Since I was a kid, I've been "Spock". A scientist at heart, I grew up on Cosmos and read all of Richard Feynman's books and anything I could find about quantum mechanics or Einstein's theories of relativity. To this day, I offer to take physicists to coffee or breakfast just to pick their brains about the mysteries of reality. And yes, like any true nerd, I write electronic music.


I earned my B.A. in Mathematics at Pomona College, but it wasn’t until my final year at Pomona when the seeds for my lifelong love of data science were planted. My enjoyment of classes like "Mathematical Modeling" and "Probability and Its Applications" provided the first clue that something like data science could be in my future.

Even after working as a software developer, I hadn’t realized the magic of combining programming with math until my former professor Art Benjamin challenged me with a seemingly unsolvable mathematical proof he was working on for his upcoming book “Proofs that Really Count: The Art of Combinatorial Proof.” I didn’t think I could possibly figure out such a difficult problem, but somehow he thought I could bring a unique approach to the problem. It turns out that he was right, as I created a custom computer program that used a kind of Monte Carlo approach to search possible solutions while also allowing the user to nudge the program in the right direction. Before long, I had surprised myself by conquering four problems and was excited to get mentioned in his book.

After this, I was a strategic advisor for the winning entry in the international 2007 AAAI Computer Poker Competition. In an article in the San Bernardino County Sun, Michael Bowling, from University of Alberta’s Computing Science Department, stated “they are going up against top-notch universities that are doing cutting-edge research in this area, so it was very impressive that they were not only competitive, but they won.”

Following 11 years as a software developer, I finally followed my inner data wonk to the Analytics department at Oversee.net. When I interviewed for the job, I didn't know Python or R, or even what a Github Repo was, but I did have a scientific mindset. I showed the interviewer how I had developed a profitable online poker system by downloading hand history and experimenting with a simple strategy and he said "this is perfect". Before long, I was modifying the statistics they used in their A/B testing and managing the testing pipeline. A few years later, I managed Domain Acquisitions and developed predictive models to find profitable domain names in the wild. At our peak, we owned and monetized over a million domain names.


I participated in my grand successes and epic failures during those years and it was there that I truly learned the value of the scientific mindset. After that, I improved my technical skills in UC Berkeley's Master of Information and Data Science program and since graduation, I've been on a mission to spread the message that data science education should be centered around scientific reasoning. The way around the pitfalls of data science is to walk the path of scientists.






The Scientific Mindset

Data doesn't speak for itself; it needs an interpreter.

​​Why is the average age of death for male rappers under 30? Why are the best scoring schools the smallest ones?
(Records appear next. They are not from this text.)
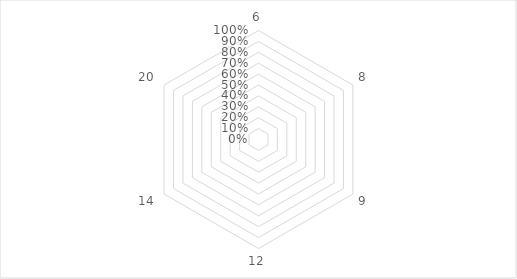
| Category | Series 0 |
|---|---|
| 6.0 | 0 |
| 8.0 | 0 |
| 9.0 | 0 |
| 12.0 | 0 |
| 14.0 | 0 |
| 20.0 | 0 |

Are large earthquakes on the rise? Do dead salmon have brain activity when shown photographs? Are the Sophomore Slump and the Sport Illustrated Jinx real or imaginary? Do drugs for relaxation help students score higher on the SAT? Why does punishment seem to work better than reward? Why are movie sequels rarely as good as the originals? These are the types of questions that data scientists should be well positioned to answer, but despite their impressive array of technical skills, many are unable to critically solve problems with data. They were never taught how to be critical thinkers, how to be skeptical and ask questions, or the importance of conducting experiments. They were never taught about the scientific mindset.


The golden rule of science is: do whatever it takes to avoid fooling yourself. Look for explanations that make sense, generate ideas that are falsifiable, design and conduct experiments, and be willing to change your mind. If you can't think of any evidence that, if it were produced, would cause you to change your mind, then you don't care about evidence. Having an idea that can't be proven wrong is not a strength, it's a weakness. 


What putting science into data science allows you to do: 

  • Effectively interpret data and figure out if it's saying what you think it's saying.
  • Evaluate evidence and develop a Spidey Sense that tells you when you're not seeing the whole picture.
  • Identify which features might be useful for making predictions. If you include too many nonsense variables, they'll crowd out the real ones.
  • Run experiments whenever possible. The strongest evidence is evidence that could've gone against you.

 

Businesses call themselves "data driven" and think they know what data is telling them ("up is up"). However, many are not analyzing data in a scientifically rigorous way and are setting themselves up to be duped by data. They p-hack (test repeatedly until it finally backs them up), they HARK (create hypotheses after the results are already known), and they hide their misses while showing their hits (publication bias). My goal is to help train the next generation of data scientists and managers to avoid the pitfalls, by teaching data science in a new way that emphasizes scientific reasoning. Data science works, but only if you work like a scientist.